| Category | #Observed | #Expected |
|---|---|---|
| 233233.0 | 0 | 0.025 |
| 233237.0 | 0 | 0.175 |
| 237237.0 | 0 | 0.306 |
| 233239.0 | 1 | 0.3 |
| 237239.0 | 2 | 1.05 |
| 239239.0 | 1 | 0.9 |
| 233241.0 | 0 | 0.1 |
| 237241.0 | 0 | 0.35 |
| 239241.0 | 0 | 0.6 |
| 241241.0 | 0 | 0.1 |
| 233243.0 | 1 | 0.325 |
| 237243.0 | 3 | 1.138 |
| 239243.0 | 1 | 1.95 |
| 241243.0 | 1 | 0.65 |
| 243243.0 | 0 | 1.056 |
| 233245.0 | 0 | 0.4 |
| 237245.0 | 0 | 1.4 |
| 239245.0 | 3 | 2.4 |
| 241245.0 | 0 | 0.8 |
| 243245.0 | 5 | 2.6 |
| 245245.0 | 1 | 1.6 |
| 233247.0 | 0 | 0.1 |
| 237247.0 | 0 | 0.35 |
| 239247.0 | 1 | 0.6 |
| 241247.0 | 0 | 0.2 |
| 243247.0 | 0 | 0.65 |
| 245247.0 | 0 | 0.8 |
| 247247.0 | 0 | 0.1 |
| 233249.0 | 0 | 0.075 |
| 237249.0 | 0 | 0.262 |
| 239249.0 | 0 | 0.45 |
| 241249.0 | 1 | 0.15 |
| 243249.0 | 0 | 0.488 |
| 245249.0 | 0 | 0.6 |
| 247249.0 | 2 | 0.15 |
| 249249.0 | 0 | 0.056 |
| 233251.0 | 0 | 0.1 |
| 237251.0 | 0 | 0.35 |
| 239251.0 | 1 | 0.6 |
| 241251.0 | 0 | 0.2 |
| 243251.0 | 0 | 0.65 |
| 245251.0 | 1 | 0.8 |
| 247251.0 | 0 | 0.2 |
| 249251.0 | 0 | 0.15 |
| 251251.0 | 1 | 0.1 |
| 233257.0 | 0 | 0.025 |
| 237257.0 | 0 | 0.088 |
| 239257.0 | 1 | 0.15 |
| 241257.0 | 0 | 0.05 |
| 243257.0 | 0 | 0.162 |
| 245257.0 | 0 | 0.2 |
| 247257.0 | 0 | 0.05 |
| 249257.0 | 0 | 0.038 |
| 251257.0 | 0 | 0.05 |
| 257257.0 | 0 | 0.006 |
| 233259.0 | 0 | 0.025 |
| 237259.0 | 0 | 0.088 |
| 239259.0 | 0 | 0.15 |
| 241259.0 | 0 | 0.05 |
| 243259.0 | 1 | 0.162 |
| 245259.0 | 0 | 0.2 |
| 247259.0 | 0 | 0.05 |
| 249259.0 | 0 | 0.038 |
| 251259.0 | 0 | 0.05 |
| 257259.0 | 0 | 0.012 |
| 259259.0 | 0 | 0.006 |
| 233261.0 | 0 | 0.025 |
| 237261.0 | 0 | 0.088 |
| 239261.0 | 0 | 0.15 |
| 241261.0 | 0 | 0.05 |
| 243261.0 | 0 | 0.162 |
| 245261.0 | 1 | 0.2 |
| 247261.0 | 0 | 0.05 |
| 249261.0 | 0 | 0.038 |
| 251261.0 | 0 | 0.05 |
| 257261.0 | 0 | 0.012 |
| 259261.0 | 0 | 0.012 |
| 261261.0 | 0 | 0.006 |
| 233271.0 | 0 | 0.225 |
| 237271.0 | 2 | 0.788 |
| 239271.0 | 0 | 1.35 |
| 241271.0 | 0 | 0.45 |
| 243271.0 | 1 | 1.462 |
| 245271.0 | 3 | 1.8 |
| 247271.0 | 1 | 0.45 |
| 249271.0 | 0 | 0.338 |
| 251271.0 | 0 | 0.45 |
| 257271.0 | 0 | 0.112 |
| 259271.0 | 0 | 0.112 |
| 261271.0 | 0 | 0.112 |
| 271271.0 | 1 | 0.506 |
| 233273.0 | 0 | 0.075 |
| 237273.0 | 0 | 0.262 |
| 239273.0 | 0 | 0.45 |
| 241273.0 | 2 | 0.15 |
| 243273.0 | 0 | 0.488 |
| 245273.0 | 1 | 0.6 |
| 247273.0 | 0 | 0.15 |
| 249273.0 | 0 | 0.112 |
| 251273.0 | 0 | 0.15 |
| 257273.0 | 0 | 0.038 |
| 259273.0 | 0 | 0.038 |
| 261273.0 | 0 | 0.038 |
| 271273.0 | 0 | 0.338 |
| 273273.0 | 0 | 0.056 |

» Goal of the exercise
The complete listing must be reproduced exactly as written.

» Problem solution
| Category | #Observed | #Expected |
|---|---|---|
| 233233.0 | 0 | 0.025 |
| 233237.0 | 0 | 0.175 |
| 237237.0 | 0 | 0.306 |
| 233239.0 | 1 | 0.3 |
| 237239.0 | 2 | 1.05 |
| 239239.0 | 1 | 0.9 |
| 233241.0 | 0 | 0.1 |
| 237241.0 | 0 | 0.35 |
| 239241.0 | 0 | 0.6 |
| 241241.0 | 0 | 0.1 |
| 233243.0 | 1 | 0.325 |
| 237243.0 | 3 | 1.138 |
| 239243.0 | 1 | 1.95 |
| 241243.0 | 1 | 0.65 |
| 243243.0 | 0 | 1.056 |
| 233245.0 | 0 | 0.4 |
| 237245.0 | 0 | 1.4 |
| 239245.0 | 3 | 2.4 |
| 241245.0 | 0 | 0.8 |
| 243245.0 | 5 | 2.6 |
| 245245.0 | 1 | 1.6 |
| 233247.0 | 0 | 0.1 |
| 237247.0 | 0 | 0.35 |
| 239247.0 | 1 | 0.6 |
| 241247.0 | 0 | 0.2 |
| 243247.0 | 0 | 0.65 |
| 245247.0 | 0 | 0.8 |
| 247247.0 | 0 | 0.1 |
| 233249.0 | 0 | 0.075 |
| 237249.0 | 0 | 0.262 |
| 239249.0 | 0 | 0.45 |
| 241249.0 | 1 | 0.15 |
| 243249.0 | 0 | 0.488 |
| 245249.0 | 0 | 0.6 |
| 247249.0 | 2 | 0.15 |
| 249249.0 | 0 | 0.056 |
| 233251.0 | 0 | 0.1 |
| 237251.0 | 0 | 0.35 |
| 239251.0 | 1 | 0.6 |
| 241251.0 | 0 | 0.2 |
| 243251.0 | 0 | 0.65 |
| 245251.0 | 1 | 0.8 |
| 247251.0 | 0 | 0.2 |
| 249251.0 | 0 | 0.15 |
| 251251.0 | 1 | 0.1 |
| 233257.0 | 0 | 0.025 |
| 237257.0 | 0 | 0.088 |
| 239257.0 | 1 | 0.15 |
| 241257.0 | 0 | 0.05 |
| 243257.0 | 0 | 0.162 |
| 245257.0 | 0 | 0.2 |
| 247257.0 | 0 | 0.05 |
| 249257.0 | 0 | 0.038 |
| 251257.0 | 0 | 0.05 |
| 257257.0 | 0 | 0.006 |
| 233259.0 | 0 | 0.025 |
| 237259.0 | 0 | 0.088 |
| 239259.0 | 0 | 0.15 |
| 241259.0 | 0 | 0.05 |
| 243259.0 | 1 | 0.162 |
| 245259.0 | 0 | 0.2 |
| 247259.0 | 0 | 0.05 |
| 249259.0 | 0 | 0.038 |
| 251259.0 | 0 | 0.05 |
| 257259.0 | 0 | 0.012 |
| 259259.0 | 0 | 0.006 |
| 233261.0 | 0 | 0.025 |
| 237261.0 | 0 | 0.088 |
| 239261.0 | 0 | 0.15 |
| 241261.0 | 0 | 0.05 |
| 243261.0 | 0 | 0.162 |
| 245261.0 | 1 | 0.2 |
| 247261.0 | 0 | 0.05 |
| 249261.0 | 0 | 0.038 |
| 251261.0 | 0 | 0.05 |
| 257261.0 | 0 | 0.012 |
| 259261.0 | 0 | 0.012 |
| 261261.0 | 0 | 0.006 |
| 233271.0 | 0 | 0.225 |
| 237271.0 | 2 | 0.788 |
| 239271.0 | 0 | 1.35 |
| 241271.0 | 0 | 0.45 |
| 243271.0 | 1 | 1.462 |
| 245271.0 | 3 | 1.8 |
| 247271.0 | 1 | 0.45 |
| 249271.0 | 0 | 0.338 |
| 251271.0 | 0 | 0.45 |
| 257271.0 | 0 | 0.112 |
| 259271.0 | 0 | 0.112 |
| 261271.0 | 0 | 0.112 |
| 271271.0 | 1 | 0.506 |
| 233273.0 | 0 | 0.075 |
| 237273.0 | 0 | 0.262 |
| 239273.0 | 0 | 0.45 |
| 241273.0 | 2 | 0.15 |
| 243273.0 | 0 | 0.488 |
| 245273.0 | 1 | 0.6 |
| 247273.0 | 0 | 0.15 |
| 249273.0 | 0 | 0.112 |
| 251273.0 | 0 | 0.15 |
| 257273.0 | 0 | 0.038 |
| 259273.0 | 0 | 0.038 |
| 261273.0 | 0 | 0.038 |
| 271273.0 | 0 | 0.338 |
| 273273.0 | 0 | 0.056 |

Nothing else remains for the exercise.